Yes, worn shoes, how we need them to take our feet to the doorstep of the soul’s
deepest needs. Julie Sheldon imagines a centipede shopping for “New Shoes.” The
humor and vibrant visuals in this poem are captivating! For a practical take on the
value of shoes, I appreciated David J. Fitzgerald’s poem, “Benefit”:

        I walked a mile
        in another man’s shoe,
        wondering why my feet
        didn’t hurt.
        Of course they won’t,
        you silly person.
        He broke them in for you.
        You are reaping the
        the benefits of his journey.

I smile reading the poems in Section 3, “A Closet Full.” I often chide my wife for
the shoes she leaves laying around the house. I call them landmines. The abundance
of shoes and the things we do with them fill our lives with truth and joy. Shoes are
versatile, they represent a lifetime of memories, as Judith MK Kaufman observes:
there are Baby Booties, Mary Janes, Saddle Shoes, Sneakers, Penny Loafers, Little
Heels, and of course High Heels.

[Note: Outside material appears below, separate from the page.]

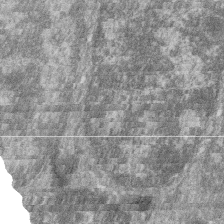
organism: Zebrafish
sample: Cilia; retinal pigment epithelium

Don’t miss the ending on this one.

Sliding into Section 4, “Fashion Statement,” readers encounter poems about old
blue pumps being washed out to sea, stilettos that blister heels, Doc Martens that
are “Bright and shiny, comfy but bulky.” There are “lost shoes,” shoes that define
Nancy Pelosi’s ability to “Command Congress,” black leather school shoes that
never get polished as a matter of principle. There are “frumpy” shoes, rental shoes
and shoes that transform life altogether. Is there anything that shoes can’t do?

While the foregoing question is wrapped in fun, Jennifer Dotson’s, “Pantoum for
Mrs. Hardcastle,” seems to anticipate a response:

        Putting on the costume changes the actress.
        The black shoes with pointed toes and fluted heels
        begin to alter my posture, my step, my gait.
        The corset tightens, straightening my spine.

        The black shoes with pointed toes and fluted heels
        are suggestive of the eighteenth century.
        The corset tightens, straightening my spine
        to become Lady Hardcastle in She Stoops to Conquer,

        Something suggestive of the eighteenth century.
        The wig towers above my brow with sculpted, powdered curls
        and I become Lady Hardcastle in She Stoops to Conquer.
        Contours of shadow and light make my features visible.

        The wig towering above my brow with sculpted, powdered curls,
        and my speech transforms to her British syllables.
        Contours of shadow and light make my features visible.
        A critic said my voice could summon dogs from afar.

        My speech transformed to her British syllables.
        My being altered—my posture, my step, my gait—
        a critic said my voice could summon dogs from afar.
        Putting on the costume changes the actress.

Note: Italics in the last line by the editor for emphasis.